Diffusion-weighted Whole Body Magnetic Resonance Imaging (WB-MRI) is a new technique that builds on existing Magnetic Resonance Imaging (MRI) technology. It uses the movement of water molecules in human tissue to define with great accuracy cancerous cells from normal cells. Using this technique the investigators can much more accurately define the spread and rate of cancer growth. This information is vital in the selection of patients' treatment pathways. WB-MRI images are obtained for the entire body in a single scan. Unlike other imaging techniques such as computed Tomography (CT) or Positron Emission Tomography (PET) PET/CT there is no radiation exposure.

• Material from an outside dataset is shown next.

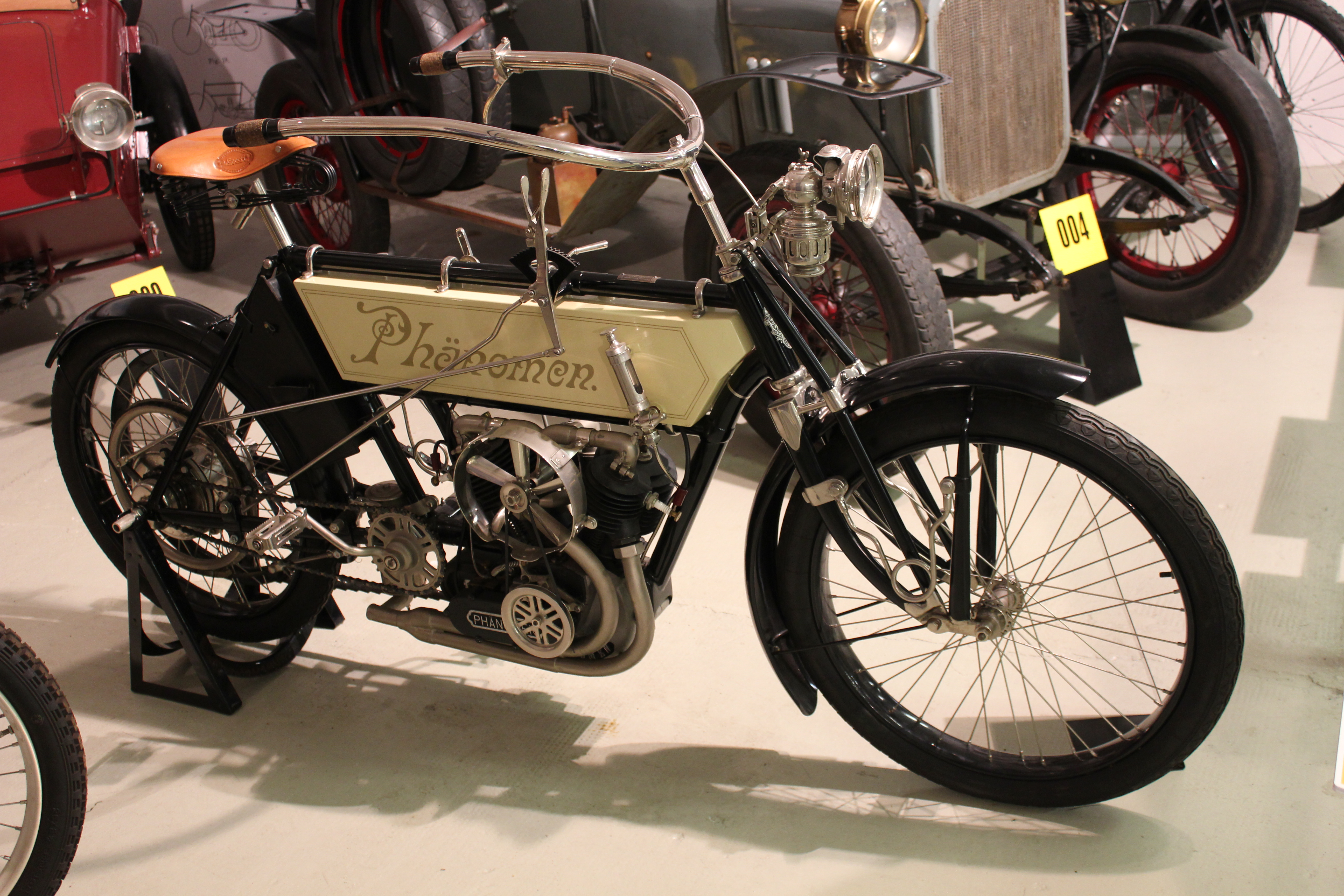 Phänomen-Motorrad, Exponat des Museums für sächsische Fahrzeuge.

Despite the considerable advantages that this new technique brings, including "at a glance" assessment of the extent of disease status, WB-MRI requires a significant increase in the time required to interpret one scan. This is because one whole body scan typically comprises several thousand images. Machine learning (ML) is a computer technique in which computers can be 'trained' to rapidly pin-point sites of disease and thus aid the radiologist's expert interpretation. If, as the investigators believe, this technique will help the radiologist to interpret scans of patients with myeloma more accurately and quickly, it could be more widely adopted by the NHS and benefit patient care.

The investigators will conduct a three-phase research plan in which ML software will be developed and tested with the aim of achieving more rapid and accurate interpretation of WB-MRI scans in myeloma patients.

Detailed Description

Rationale:

Diffusion-weighted whole body magnetic resonance imaging (WB-MRI) is a technique that depicts myeloma deposits in the bone marrow. WB-MRI covers the entire body during the course of a single scan and can be used to detect sites of disease without using ionising radiation. Although WB-MRI allows for "at a glance" assessment of disease burden, it requires significant expertise to accurately identify and quantify active myeloma. The technique is time-consuming to report due to the great number of images. A further challenge is recognising whether a patient has residual disease after treatment. Machine learning (ML) is a computer technique that can be trained to automatically detect disease sites in order to support the radiologist's interpretation. The investigators believe this technique will help the radiologist to interpret the scan more accurately and quickly.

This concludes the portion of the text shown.